A blistering heatwave torments the western United States. The heat significantly affects people who work outside, such as construction and farm laborers. In the past week, authorities have put advisories in place for an area containing more than 50-million residents.

From farms in the Coachella Valley, California, where the temperature rose to 115 degrees last Thursday to Las Vegas where the climbing thermometer forced construction operations to close, workers seek relief anywhere they can find it.

“It’s been pretty miserable,” Travis Hoskins of Summit Restorations told the Washington Post. “It was already 97 degrees when I got in my car this morning at 3 a.m. It feels like someone is trying to turn you into jerky.”

His company purchased an ice machine that churns out 300 pounds of ice a day, still not enough for the swelter. So Summit instituted a buddy system; workers keep an eye on each other in case one of them passes out.

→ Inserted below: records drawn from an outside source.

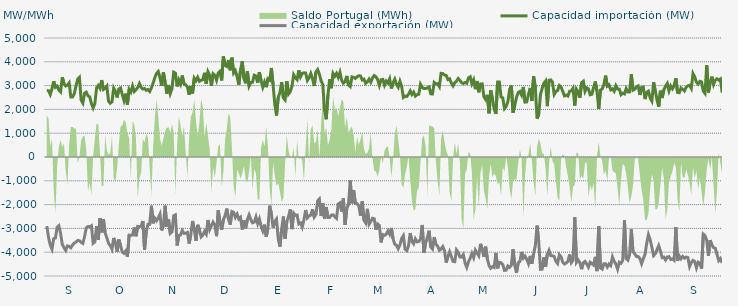
| Category | Capacidad importación (MW) | Capacidad exportación (MW) |
|---|---|---|
| 0 | 2793.75 | -2904.375 |
| 1900-01-01 | 2786.25 | -3382.5 |
| 1900-01-02 | 2626.875 | -3703.125 |
| 1900-01-03 | 2870.625 | -3871.875 |
| 1900-01-04 | 3183.75 | -3431.25 |
| 1900-01-05 | 2926.875 | -3403.125 |
| 1900-01-06 | 2979.375 | -2951.25 |
| 1900-01-07 | 2814.375 | -2887.5 |
| 1900-01-08 | 2737.5 | -3208.125 |
| 1900-01-09 | 3352.5 | -3671.25 |
| 1900-01-10 | 3078.75 | -3808.125 |
| 1900-01-11 | 2983.125 | -3926.25 |
| 1900-01-12 | 3018.75 | -3738.75 |
| 1900-01-13 | 3114.375 | -3751.875 |
| 1900-01-14 | 2520 | -3813.75 |
| 1900-01-15 | 2523.75 | -3697.292 |
| 1900-01-16 | 2658.542 | -3615 |
| 1900-01-17 | 2986.875 | -3575.625 |
| 1900-01-18 | 3273.625 | -3505.833 |
| 1900-01-19 | 3348.75 | -3519.375 |
| 1900-01-20 | 2390.625 | -3592.5 |
| 1900-01-21 | 2265 | -3631.875 |
| 1900-01-22 | 2675.625 | -3346.875 |
| 1900-01-23 | 2724.375 | -2973.75 |
| 1900-01-24 | 2571.875 | -2923.125 |
| 1900-01-25 | 2527.5 | -2930.042 |
| 1900-01-26 | 2244.375 | -2888.708 |
| 1900-01-27 | 2059.333 | -3626.25 |
| 1900-01-28 | 2244.375 | -3570 |
| 1900-01-29 | 2900 | -2900 |
| 1900-01-30 | 3007.5 | -3476.25 |
| 1900-01-31 | 2885.625 | -2562.917 |
| 1900-02-01 | 3233.333 | -3166.667 |
| 1900-02-02 | 2836.875 | -2610.208 |
| 1900-02-03 | 2889.375 | -3189.375 |
| 1900-02-04 | 2979.375 | -3399.375 |
| 1900-02-05 | 2345.625 | -3628.125 |
| 1900-02-06 | 2257.5 | -3725.625 |
| 1900-02-07 | 2323.125 | -3871.875 |
| 1900-02-08 | 2895 | -3401.25 |
| 1900-02-09 | 2760 | -3600 |
| 1900-02-10 | 2503.125 | -3987.75 |
| 1900-02-11 | 2855.625 | -3466.875 |
| 1900-02-12 | 2898.75 | -3720 |
| 1900-02-13 | 2628.75 | -3997.5 |
| 1900-02-14 | 2375.625 | -4044.375 |
| 1900-02-15 | 2660.625 | -3947.875 |
| 1900-02-16 | 2205 | -4190.625 |
| 1900-02-17 | 2840.625 | -3281.25 |
| 1900-02-18 | 2726.25 | -3292.5 |
| 1900-02-19 | 2983.125 | -3279.375 |
| 1900-02-20 | 2750.625 | -2960.625 |
| 1900-02-21 | 2827.5 | -3330 |
| 1900-02-22 | 2917.5 | -2915.625 |
| 1900-02-23 | 3087 | -2927.6 |
| 1900-02-24 | 2928.75 | -2903.792 |
| 1900-02-25 | 2857.5 | -2686.875 |
| 1900-02-26 | 2874.375 | -3894.375 |
| 1900-02-27 | 2803.125 | -3136.875 |
| 1900-02-28 | 2836.875 | -2825.625 |
| 1900-02-28 | 2752.5 | -2825.625 |
| 1900-03-01 | 2906.25 | -2049.375 |
| 1900-03-02 | 3106.875 | -2788.125 |
| 1900-03-03 | 3331.875 | -2572.5 |
| 1900-03-04 | 3513.75 | -2677.5 |
| 1900-03-05 | 3590.625 | -2555.625 |
| 1900-03-06 | 3328.125 | -2400 |
| 1900-03-07 | 2992.5 | -3084.375 |
| 1900-03-08 | 3551.25 | -2874.375 |
| 1900-03-09 | 3150 | -2045.625 |
| 1900-03-10 | 2658.75 | -2932.5 |
| 1900-03-11 | 3023.625 | -2619.5 |
| 1900-03-12 | 2664.375 | -3210 |
| 1900-03-13 | 2872.5 | -3142.5 |
| 1900-03-14 | 3564.375 | -2467.5 |
| 1900-03-15 | 3525 | -2430 |
| 1900-03-16 | 2966.25 | -3718.125 |
| 1900-03-17 | 3236.25 | -3300 |
| 1900-03-18 | 3069.375 | -3275.625 |
| 1900-03-19 | 3425.625 | -3086.25 |
| 1900-03-20 | 3071.25 | -3204.375 |
| 1900-03-21 | 3031.875 | -3206.25 |
| 1900-03-22 | 2947.5 | -3172.5 |
| 1900-03-23 | 2613.75 | -3633.75 |
| 1900-03-24 | 2977.5 | -3258.75 |
| 1900-03-25 | 2670 | -2689.583 |
| 1900-03-26 | 3315 | -3045 |
| 1900-03-27 | 3206.25 | -3523.125 |
| 1900-03-28 | 3348.75 | -2850 |
| 1900-03-29 | 3181.875 | -3038.125 |
| 1900-03-30 | 3225 | -3354.375 |
| 1900-03-31 | 3249.375 | -3283.125 |
| 1900-04-01 | 3536.25 | -3127.5 |
| 1900-04-02 | 3078.75 | -3241.875 |
| 1900-04-03 | 3578.333 | -2647.5 |
| 1900-04-04 | 3425.625 | -3048.75 |
| 1900-04-05 | 2990 | -2885.625 |
| 1900-04-06 | 3498.75 | -2733.75 |
| 1900-04-07 | 3433.125 | -2840.625 |
| 1900-04-08 | 3225 | -3326.25 |
| 1900-04-09 | 3534.375 | -2242.5 |
| 1900-04-10 | 3600 | -2760 |
| 1900-04-11 | 3215.625 | -3054.375 |
| 1900-04-12 | 4224.75 | -2629.167 |
| 1900-04-13 | 3843.75 | -2460 |
| 1900-04-14 | 3802.5 | -2167.5 |
| 1900-04-15 | 4076.25 | -2617.5 |
| 1900-04-16 | 3645 | -2842.5 |
| 1900-04-17 | 4173.75 | -2293.125 |
| 1900-04-18 | 3528.75 | -2328.75 |
| 1900-04-19 | 3628.125 | -2536.875 |
| 1900-04-20 | 3371.25 | -2401.875 |
| 1900-04-21 | 3033.75 | -2606.25 |
| 1900-04-22 | 3658.125 | -2535 |
| 1900-04-23 | 4021.875 | -3046.875 |
| 1900-04-24 | 3286.875 | -2666.25 |
| 1900-04-25 | 3097.5 | -2992.5 |
| 1900-04-26 | 3598.125 | -2625 |
| 1900-04-27 | 2981.25 | -2431.875 |
| 1900-04-28 | 3131.042 | -2628.75 |
| 1900-04-29 | 3142.5 | -2765.625 |
| 1900-04-30 | 3436.875 | -2737.5 |
| 1900-05-01 | 3403.125 | -2520 |
| 1900-05-02 | 3114.375 | -2795.625 |
| 1900-05-03 | 3568.125 | -2604.375 |
| 1900-05-04 | 3206.25 | -2913.75 |
| 1900-05-05 | 2931.042 | -3104.125 |
| 1900-05-06 | 3150 | -2842.75 |
| 1900-05-07 | 2933.875 | -3349.75 |
| 1900-05-08 | 3287.292 | -2997.25 |
| 1900-05-09 | 3230.625 | -2043.75 |
| 1900-05-10 | 3740.417 | -2390.833 |
| 1900-05-11 | 3032.708 | -2969.125 |
| 1900-05-12 | 2212.5 | -2711.25 |
| 1900-05-13 | 1744.583 | -2608.958 |
| 1900-05-14 | 2509.583 | -3447.25 |
| 1900-05-15 | 2711.25 | -3765 |
| 1900-05-16 | 3146.25 | -3022.5 |
| 1900-05-17 | 2484.375 | -2501.875 |
| 1900-05-18 | 2400 | -3436.875 |
| 1900-05-19 | 3185.625 | -2718.75 |
| 1900-05-20 | 2647.5 | -2503.125 |
| 1900-05-21 | 2745 | -2206.875 |
| 1900-05-22 | 2960.625 | -3030 |
| 1900-05-23 | 3457.5 | -2362.5 |
| 1900-05-24 | 3331.875 | -2454.375 |
| 1900-05-25 | 3251.25 | -2439.375 |
| 1900-05-26 | 3643.125 | -2812.5 |
| 1900-05-27 | 3367.5 | -2769.375 |
| 1900-05-28 | 3511.875 | -2945.625 |
| 1900-05-29 | 3538.125 | -2640 |
| 1900-05-30 | 3528.75 | -2227.5 |
| 1900-05-31 | 3215.625 | -2556.917 |
| 1900-06-01 | 3330 | -2475 |
| 1900-06-02 | 3511.875 | -2439.375 |
| 1900-06-03 | 3300 | -2195.625 |
| 1900-06-04 | 2985.208 | -2525.625 |
| 1900-06-05 | 3570 | -2416.875 |
| 1900-06-06 | 3673.125 | -1837.5 |
| 1900-06-07 | 3483.75 | -1764.375 |
| 1900-06-08 | 3198.75 | -2480.625 |
| 1900-06-09 | 3052.5 | -1938.75 |
| 1900-06-10 | 1974.375 | -2591.25 |
| 1900-06-11 | 1586.25 | -2103.75 |
| 1900-06-12 | 2604.375 | -2542.5 |
| 1900-06-13 | 3268.125 | -2536.875 |
| 1900-06-14 | 2891.25 | -2441.25 |
| 1900-06-15 | 3510 | -2430.375 |
| 1900-06-16 | 3390 | -2512.5 |
| 1900-06-17 | 3511.875 | -2578.125 |
| 1900-06-18 | 3343.125 | -1972.5 |
| 1900-06-19 | 3558.75 | -1927.5 |
| 1900-06-20 | 3223.125 | -2289.375 |
| 1900-06-21 | 3101.25 | -1732.083 |
| 1900-06-22 | 3165 | -2851.875 |
| 1900-06-23 | 3405 | -2163.75 |
| 1900-06-24 | 3025 | -1996.875 |
| 1900-06-25 | 2958.75 | -985 |
| 1900-06-26 | 3365.625 | -1948.125 |
| 1900-06-27 | 3345 | -1394.375 |
| 1900-06-28 | 3300 | -1944.667 |
| 1900-06-29 | 3373.125 | -1960.375 |
| 1900-06-30 | 3412.5 | -2045 |
| 1900-07-01 | 3406.875 | -2470.625 |
| 1900-07-02 | 3238.125 | -1861.875 |
| 1900-07-03 | 3271.875 | -2651.25 |
| 1900-07-04 | 3097.5 | -2765.625 |
| 1900-07-05 | 3156.75 | -2177.375 |
| 1900-07-06 | 3271.875 | -2821.875 |
| 1900-07-07 | 3142.5 | -2711.25 |
| 1900-07-08 | 3320.625 | -2572.5 |
| 1900-07-09 | 3423.75 | -2593.75 |
| 1900-07-10 | 3369.375 | -3054.375 |
| 1900-07-11 | 3255 | -2812.5 |
| 1900-07-12 | 3003.75 | -2874.375 |
| 1900-07-13 | 3243.75 | -3588.75 |
| 1900-07-14 | 3260.625 | -3258.75 |
| 1900-07-15 | 3015.625 | -3294.375 |
| 1900-07-16 | 3191.25 | -3247.5 |
| 1900-07-17 | 3106.875 | -3105 |
| 1900-07-18 | 3283.125 | -3245.625 |
| 1900-07-19 | 2878.125 | -2981.25 |
| 1900-07-20 | 3118.125 | -3433.125 |
| 1900-07-21 | 3270 | -3667.5 |
| 1900-07-22 | 3052.5 | -3708.75 |
| 1900-07-23 | 2932.5 | -3853.125 |
| 1900-07-24 | 3183.75 | -3691.875 |
| 1900-07-25 | 2970 | -3425.625 |
| 1900-07-26 | 2502.391 | -3308.478 |
| 1900-07-27 | 2557.5 | -3871.875 |
| 1900-07-28 | 2544.375 | -3935.625 |
| 1900-07-29 | 2636.25 | -3740.625 |
| 1900-07-30 | 2778.75 | -3196.875 |
| 1900-07-31 | 2628.75 | -3541.875 |
| 1900-08-01 | 2728.125 | -3646.667 |
| 1900-08-02 | 2557.5 | -3436.875 |
| 1900-08-03 | 2619.375 | -3562.5 |
| 1900-08-04 | 2636.25 | -3549.375 |
| 1900-08-05 | 3056.25 | -3453.75 |
| 1900-08-06 | 2925 | -2854.5 |
| 1900-08-07 | 2874.375 | -4029.375 |
| 1900-08-08 | 2876.25 | -3616.875 |
| 1900-08-09 | 2900.625 | -3388.125 |
| 1900-08-10 | 2941.875 | -3097.5 |
| 1900-08-11 | 2653.125 | -3780 |
| 1900-08-12 | 2647.5 | -3864.375 |
| 1900-08-13 | 3133.125 | -3371.25 |
| 1900-08-14 | 3069.375 | -3673.125 |
| 1900-08-15 | 3082.5 | -3740.625 |
| 1900-08-16 | 2958.75 | -3920.625 |
| 1900-08-17 | 3513.75 | -3864.375 |
| 1900-08-18 | 3506.25 | -3763.125 |
| 1900-08-19 | 3446.25 | -3937.5 |
| 1900-08-20 | 3425.625 | -4440 |
| 1900-08-21 | 3253.125 | -4179.375 |
| 1900-08-22 | 3285 | -3980.417 |
| 1900-08-23 | 3105 | -4185 |
| 1900-08-24 | 2985 | -4387.5 |
| 1900-08-25 | 3123.75 | -4398.75 |
| 1900-08-26 | 3189.375 | -3905.625 |
| 1900-08-27 | 3298.125 | -4003.125 |
| 1900-08-28 | 3215.625 | -4200 |
| 1900-08-29 | 3121.875 | -4207.5 |
| 1900-08-30 | 3090 | -4100.625 |
| 1900-08-31 | 3133.125 | -4455 |
| 1900-09-01 | 3101.25 | -4636.875 |
| 1900-09-02 | 3324.375 | -4408.125 |
| 1900-09-03 | 3371.25 | -4248.75 |
| 1900-09-04 | 3075 | -4050 |
| 1900-09-05 | 3240 | -4228.125 |
| 1900-09-06 | 2850 | -3910 |
| 1900-09-07 | 3191.25 | -4035 |
| 1900-09-08 | 2720.625 | -4149.375 |
| 1900-09-09 | 3065.625 | -3648.75 |
| 1900-09-10 | 3075 | -3862.5 |
| 1900-09-11 | 2529.375 | -4198.125 |
| 1900-09-12 | 2418.75 | -3766.875 |
| 1900-09-13 | 2611.875 | -4272.292 |
| 1900-09-14 | 1836.25 | -4563.75 |
| 1900-09-15 | 2797.5 | -4674.375 |
| 1900-09-16 | 2448.75 | -4601.25 |
| 1900-09-17 | 2016.917 | -4637.083 |
| 1900-09-18 | 1812.292 | -4032.083 |
| 1900-09-19 | 3151.875 | -4680 |
| 1900-09-20 | 3150 | -4422.708 |
| 1900-09-21 | 2521.875 | -4441.875 |
| 1900-09-22 | 2488.333 | -4522.5 |
| 1900-09-23 | 2032.708 | -4766.25 |
| 1900-09-24 | 2126.25 | -4753.125 |
| 1900-09-25 | 2332.5 | -4578.75 |
| 1900-09-26 | 2836.875 | -4636.875 |
| 1900-09-27 | 2998.125 | -4548.75 |
| 1900-09-28 | 1860 | -3875.625 |
| 1900-09-29 | 2173.125 | -4548.75 |
| 1900-09-30 | 2501.25 | -4869.375 |
| 1900-10-01 | 2709.375 | -4443.75 |
| 1900-10-02 | 2754.375 | -4389.375 |
| 1900-10-03 | 2602.5 | -3988.125 |
| 1900-10-04 | 2943.75 | -4250.625 |
| 1900-10-05 | 2304.917 | -4167.5 |
| 1900-10-06 | 2317.5 | -4303.125 |
| 1900-10-07 | 2636.25 | -4481.25 |
| 1900-10-08 | 2900.625 | -4155 |
| 1900-10-09 | 2354.375 | -4488.75 |
| 1900-10-10 | 3395.625 | -4059.375 |
| 1900-10-11 | 2919.375 | -3729.375 |
| 1900-10-12 | 1612.5 | -2879.583 |
| 1900-10-13 | 1777.708 | -3564.375 |
| 1900-10-14 | 2624.875 | -4719.375 |
| 1900-10-15 | 2883.75 | -4711.875 |
| 1900-10-16 | 3101.25 | -4216.875 |
| 1900-10-17 | 3193.125 | -4616.25 |
| 1900-10-18 | 2137.5 | -4083.75 |
| 1900-10-19 | 3221.25 | -3922.5 |
| 1900-10-20 | 3238.125 | -4143.75 |
| 1900-10-21 | 3146.25 | -4149.375 |
| 1900-10-22 | 2629.583 | -4181.25 |
| 1900-10-23 | 2756.25 | -4383.75 |
| 1900-10-24 | 2791.875 | -4475.625 |
| 1900-10-25 | 3005.625 | -4110 |
| 1900-10-26 | 2943.75 | -4190.625 |
| 1900-10-27 | 2761.875 | -4417.5 |
| 1900-10-28 | 2566.875 | -4494.375 |
| 1900-10-29 | 2602.5 | -4453.125 |
| 1900-10-30 | 2561.25 | -4380 |
| 1900-10-31 | 2763.75 | -4098.75 |
| 1900-11-01 | 2769.375 | -4436.25 |
| 1900-11-02 | 2887.5 | -4333.125 |
| 1900-11-03 | 2159.625 | -2520.833 |
| 1900-11-04 | 2846.25 | -4423.125 |
| 1900-11-05 | 2730 | -4323.75 |
| 1900-11-06 | 2491.875 | -4438.125 |
| 1900-11-07 | 3123.75 | -4711.875 |
| 1900-11-08 | 3183.75 | -4440 |
| 1900-11-09 | 2761.875 | -4387.5 |
| 1900-11-10 | 2908.125 | -4496.25 |
| 1900-11-11 | 2861.25 | -4627.5 |
| 1900-11-12 | 2615.625 | -4421.25 |
| 1900-11-13 | 2636.25 | -4479.375 |
| 1900-11-14 | 2925 | -4541.25 |
| 1900-11-15 | 3172.917 | -4194.583 |
| 1900-11-16 | 2752.5 | -4794.375 |
| 1900-11-17 | 2024.208 | -2912.083 |
| 1900-11-18 | 2810.625 | -4661.25 |
| 1900-11-19 | 2859.375 | -4710 |
| 1900-11-20 | 3043.125 | -4486.875 |
| 1900-11-21 | 3418.125 | -4485 |
| 1900-11-22 | 2977.5 | -4623.75 |
| 1900-11-23 | 3028.125 | -4498.125 |
| 1900-11-24 | 2820 | -4565.625 |
| 1900-11-25 | 2863.125 | -4200 |
| 1900-11-26 | 2761.875 | -4381.875 |
| 1900-11-27 | 2994.375 | -4500 |
| 1900-11-28 | 2857.5 | -4715.625 |
| 1900-11-29 | 2850 | -4423.125 |
| 1900-11-30 | 2617.5 | -4466.25 |
| 1900-12-01 | 2681.25 | -4346.25 |
| 1900-12-02 | 2650 | -2650 |
| 1900-12-03 | 2876.25 | -4267.5 |
| 1900-12-04 | 2733.333 | -4333.125 |
| 1900-12-05 | 2735.625 | -4098.75 |
| 1900-12-06 | 3479.167 | -3041.667 |
| 1900-12-07 | 2805 | -3984.375 |
| 1900-12-08 | 2846.25 | -4065 |
| 1900-12-09 | 2941.875 | -4177.5 |
| 1900-12-10 | 2985 | -4183.125 |
| 1900-12-11 | 2606.25 | -4265.625 |
| 1900-12-12 | 2921.25 | -4481.25 |
| 1900-12-13 | 2938.125 | -4273.125 |
| 1900-12-14 | 2435 | -4091.25 |
| 1900-12-15 | 2716.875 | -3618.75 |
| 1900-12-16 | 2767.5 | -3264.375 |
| 1900-12-17 | 2476.875 | -3474.375 |
| 1900-12-18 | 2349.375 | -3798.75 |
| 1900-12-19 | 3142.5 | -4141.875 |
| 1900-12-20 | 2773.125 | -4066.875 |
| 1900-12-21 | 2390.625 | -3896.25 |
| 1900-12-22 | 2113.125 | -3723.75 |
| 1900-12-23 | 2786.25 | -3954.375 |
| 1900-12-24 | 2480.625 | -4226.25 |
| 1900-12-25 | 2829.375 | -4203.75 |
| 1900-12-26 | 2973.75 | -4323.75 |
| 1900-12-27 | 3090 | -4200 |
| 1900-12-28 | 2778.75 | -4186.875 |
| 1900-12-29 | 2986.875 | -4305 |
| 1900-12-30 | 2868.75 | -4282.5 |
| 1900-12-31 | 3000 | -4340.625 |
| 1901-01-01 | 3307.5 | -2947.5 |
| 1901-01-02 | 2713.125 | -4359.375 |
| 1901-01-03 | 2701.875 | -4158.75 |
| 1901-01-04 | 2896.875 | -4276.875 |
| 1901-01-05 | 2842.5 | -4177.5 |
| 1901-01-06 | 2773.125 | -4254.375 |
| 1901-01-07 | 2930.625 | -4201.875 |
| 1901-01-08 | 2990.625 | -4224.375 |
| 1901-01-09 | 3015 | -4603.125 |
| 1901-01-10 | 2883.75 | -4436.25 |
| 1901-01-11 | 3506.25 | -4342.5 |
| 1901-01-12 | 3367.5 | -4393.125 |
| 1901-01-13 | 3144.375 | -4653.75 |
| 1901-01-14 | 3063.75 | -4419.375 |
| 1901-01-15 | 3178.125 | -4456.875 |
| 1901-01-16 | 3153.75 | -4695 |
| 1901-01-17 | 2768.542 | -3240.125 |
| 1901-01-18 | 2672.083 | -3304.625 |
| 1901-01-19 | 3855 | -3498.75 |
| 1901-01-20 | 2703.125 | -4151.25 |
| 1901-01-21 | 3123.333 | -3495.125 |
| 1901-01-22 | 3376.875 | -3697.5 |
| 1901-01-23 | 3048.75 | -3805.875 |
| 1901-01-24 | 3225 | -3836.25 |
| 1901-01-25 | 3286.875 | -4085.625 |
| 1901-01-26 | 3230.625 | -4353.75 |
| 1901-01-27 | 3279.375 | -4267.5 |
| 1901-01-28 | 2704.917 | -4449.375 |

Hoskins worries about August temperatures. “I’ve been in Vegas now for 18 years, and I don’t remember it ever being this bad in June,” he said. “I was out the other day, and I had to call my guys and say, ‘You have to stop.’ I was driving out to the site, and the temperature reading went from 117 degrees to 121.”

According to the Centers for Disease Control and Prevention, construction workers experience higher rates of heat death.

The weather forecast for Las Vegas shows highs above 110 degrees every day between now and July 4th. With rising temperatures, outdoor laborers can expect the hardest hit.